An institution in the New Zealand music scene is the band Shihad. I have seen them play several times and can attest to their absolute awesomeness live. In the early 2000s, Shihad attempted to break into the American market, signing up with a record label in Los Angeles, changing their name to Pacifier (this being shortly after the September 11th attacks and Shihad sounding too much like Jihad) and recording an album – but without commercial success. The record company was very controlling, forcing them to change their sound, perhaps in the hope they could turn Shihad into a Nickelback soundalike, but it didn't work, the band didn't like the company's interference and they came home a little while after, utterly disillusioned, and several years later changed their name back to the original moniker. Songs like "La La Land" and "My Mind Sedate" were written about their bad experience of America. The band hated their time there. Here in New Zealand, Shihad is considered the group that most everyone most wanted to succeed internationally, the group most deserving of it, the band which most should have made it – but didn't. The song I most want to recommend by them is not any of the ones I have mentioned above, though, but "Bitter" from their first album.
Sometimes New Zealand bands do make it overseas. Lorde is an obvious example, as arguably is The Naked and The Famous. Savage and Kimbra have also had some success in the States. If we go back to the 'eighties and 'nineties New Zealand successfully exported Crowded House – although we need to regard Neil Finn's band as in a way trans-Tasman, having had mainly Australians and currently an American in the line-up. (Crowded House was recently inducted into Australian Rock 'n' Roll Hall of Fame.) It is hard for New Zealand bands to break into the global market and it seems that when one does, it results more from good luck than as a reward for musical quality. This is not to say that the ones that make it are bad, but that many don't that deserve to. The songs I have picked in this post are a little random I admit. There are many other great New Zealand songs and bands I could have suggested but haven't. Really this post was mainly an excuse to talk about The Headless Chickens, even though their greatest triumph, topping the New Zealand music charts with "George", happened over twenty years ago. It seems to me that the 'eighties and early 'nineties were the best periods in popular music generally, not just in New Zealand but around the world, even though the music then was much darker than what passes for pop music now.
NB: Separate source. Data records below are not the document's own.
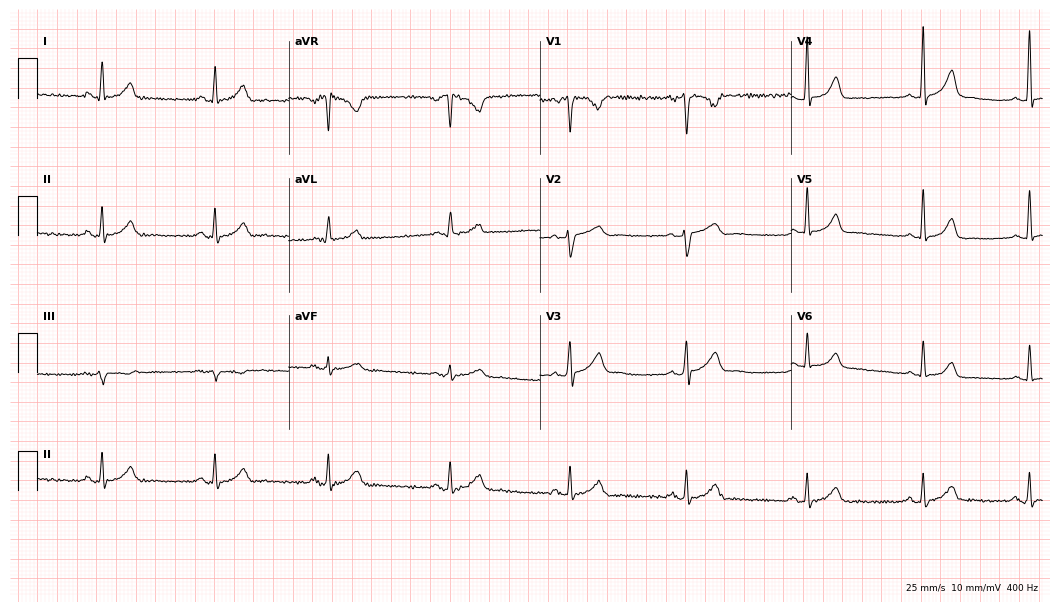
Standard 12-lead ECG recorded from a female, 28 years old. None of these six findings is recorded: first-degree AV block, right bundle branch block (RBBB), left bundle branch block (LBBB), sinus bradycardia, atrial fibrillation (AF), sinus tachycardia. Other findings, if any, are not listed.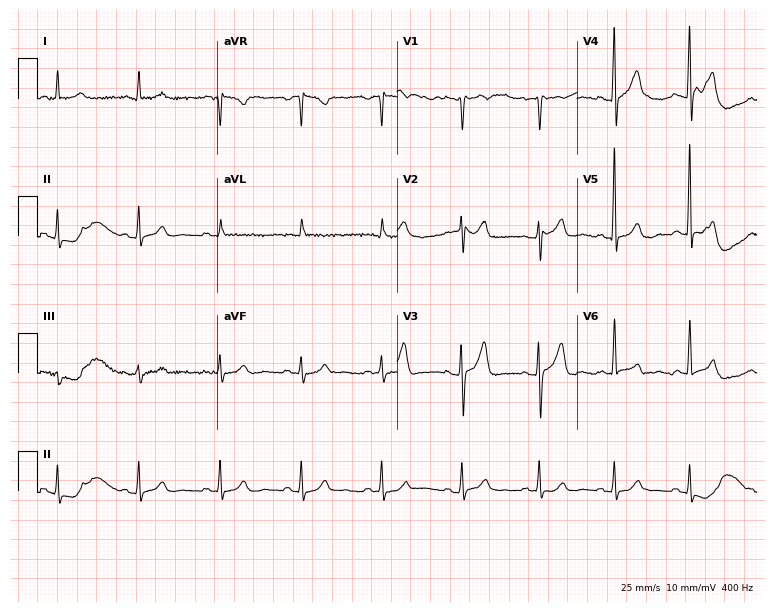
12-lead ECG from a 56-year-old male patient. Recorded interpretation: within normal limits.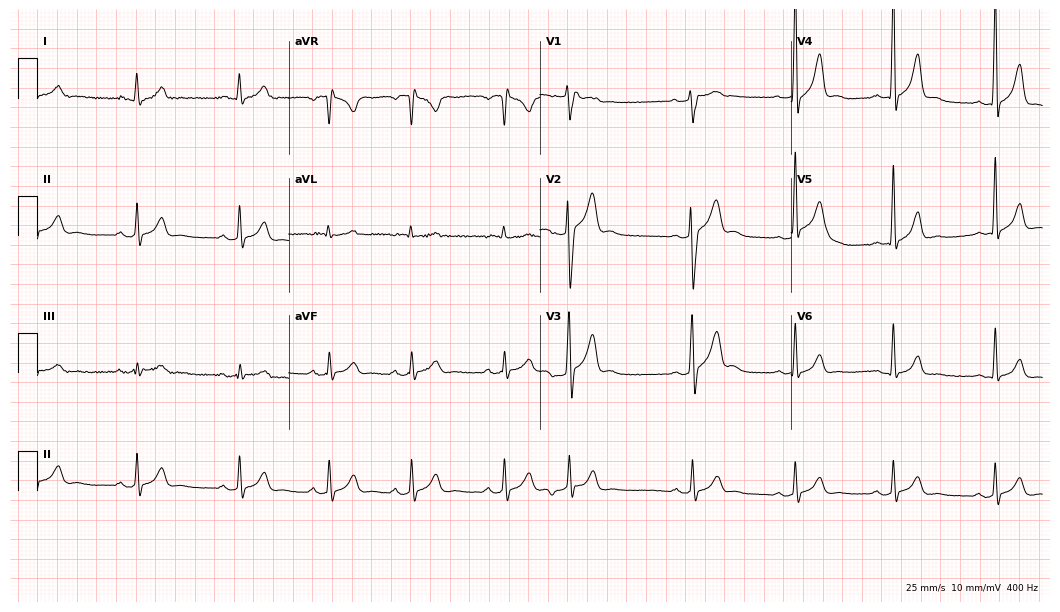
Resting 12-lead electrocardiogram (10.2-second recording at 400 Hz). Patient: a 19-year-old man. Read as a normal ECG.

And yet all this fantastic music emerged from a Western society that was arguably physically sick. It seems ironic somehow, that perhaps the best music is written in the worst times. Just to tidy up a little, I'll finish this post by saying one last thing: in writing it I have relied on memory and haven't fact-checked anything, so minor details might not be wholly correct. I have got into a bad habit of doing this in recent months, of relying on memory. But in future posts I promise I shall make more of an effort to research and cite sources.